The master laser 20 is configured to output a master optical signal S1 and the first slave laser 80 can be injection-locked by the master laser 20, such that the first slave laser 80 is configured to output an optical signal S2. The slave laser 80 is modulated by a first data stream D1 such that the signal S2 has a carrier signal component S2c and a single sideband signal component S2s including data from the first data stream D1. The first data stream D1 can include ASK modulated data, QPSK modulated data, or OFDM modulated data, for example.
The first three-port optical filter 240 is configured to receive the signal S2 from the first slave laser 80 through the first port 242 and separate the sideband signal component S2s and the carrier signal component S2c of the signal S2 from each other based on the difference in wavelength between the sideband signal component S2s and the carrier signal component S2c. The first three-port optical filter 240 is configured to output the sideband signal component S2s and the carrier signal component S2c from its second and third ports 244, 246, respectively, with minimal attenuation of the components S2s, S2c. The sideband signal component S2s is transmitted to the first optical transmission channel 100 through the optical link 61.
The second optical circulator 260 is configured to route the carrier signal component S2c to the second slave laser 270, and the second slave laser 270 therefore can also be injection-locked by the master laser 20. The second slave laser 270 is modulated by a data by a second data stream D2 such that the second slave laser 270 outputs a signal S3 having a carrier signal component S3c and a single sideband signal component S3s including data from the second data stream D2. The second data stream D2 can include ASK modulated data, QPSK modulated data, or OFDM modulated data, for example.
The second optical circulator 260 is configured to route the signal S3 to the second three-port optical filter 250. The second three-port optical filter 250 is configured to receive the signal S3 from the second slave laser 270 through the first port 252 and separate the sideband signal component S3s and the carrier signal component S3c of the signal S2 from each other based on the difference in wavelength between the sideband signal component S3s and the carrier signal component S3c. The second three-port optical filter 250 is configured to output the sideband signal component S3s and the carrier signal component S3c from its second and third ports 254, 256, respectively, with minimal attenuation of the components S3s, S3c. The sideband signal component S3s is transmitted to the second optical transmission channel 280 through the optical link 66. The carrier signal component S3c can optionally be transmitted to further components or devices (not shown) through the optical link 68.

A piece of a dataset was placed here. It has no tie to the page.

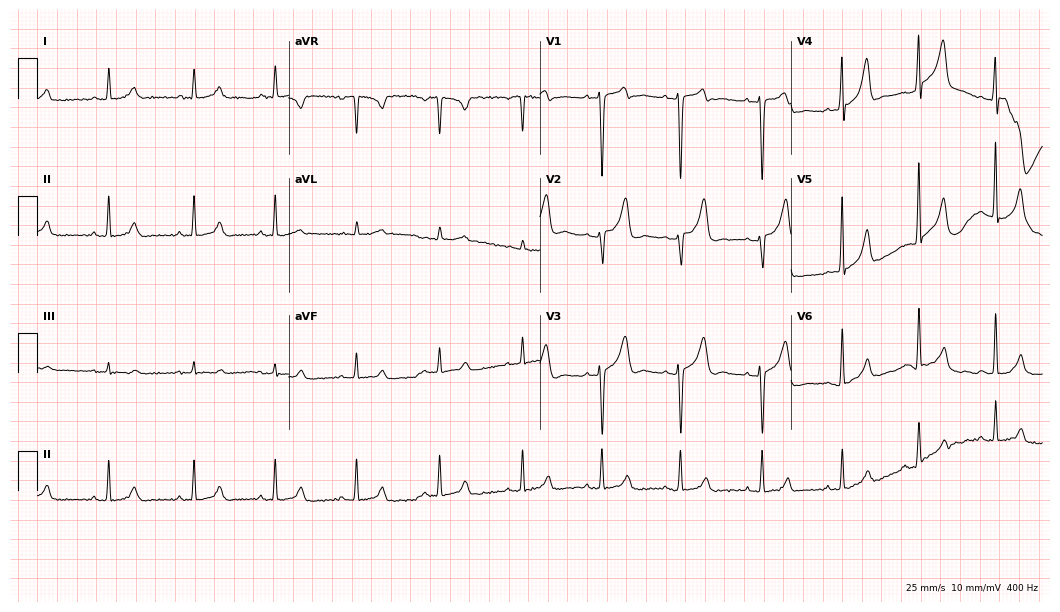
ECG — a 37-year-old man. Labelled as a normal ECG.

In operation, the master laser 20 outputs the signal S1, which is routed through the first optical circulator 70 to the first slave laser 80. In response to the signal S1, the first slave laser 80 outputs the signal S2, which is routed through the first optical circulator 70 to the first three-port optical filter 240. The first three-port optical filter 240 separates the sideband signal component S2s and the carrier signal component S2c of the signal S2 from each other based on the difference in wavelength between the sideband signal component S2s and the carrier signal component S2c, and outputs the sideband signal component S2s and the carrier signal component S2c from its second and third ports 244, 246, respectively. There is minimal attenuation of the components S2s, S2c in the filter 240. The sideband signal component S2s is transmitted to the first optical transmission channel 100 through the optical link 61, and the carrier signal component S2c is transmitted to the second optical circulator 260. The second optical circulator 260 routes the carrier signal component S2c to the second slave laser 270, and the second slave laser 270 is thereby injection-locked by the master laser 20. In response to the carrier signal component S2c, the second slave laser 270 outputs the signal S3. The second optical circulator 260 routes the signal S3 from the second slave laser 270 to the second three-port optical filter 250, which separates the sideband signal component S3s and the carrier signal component S3c of the signal S3 from each other based on the difference in wavelength between the sideband signal component S3s and the carrier signal component S3c. The second three-port optical filter 250 then outputs the sideband signal component S3s and the carrier signal component S3c from its second and third ports 254, 256, respectively. There is minimal attenuation of the components S3s, S3c in the filter 250. The sideband signal component S3s is transmitted to the second optical transmission channel 280 through the optical link 66, and the carrier signal component S2c is optionally transmitted to other components or devices through the optical link 68.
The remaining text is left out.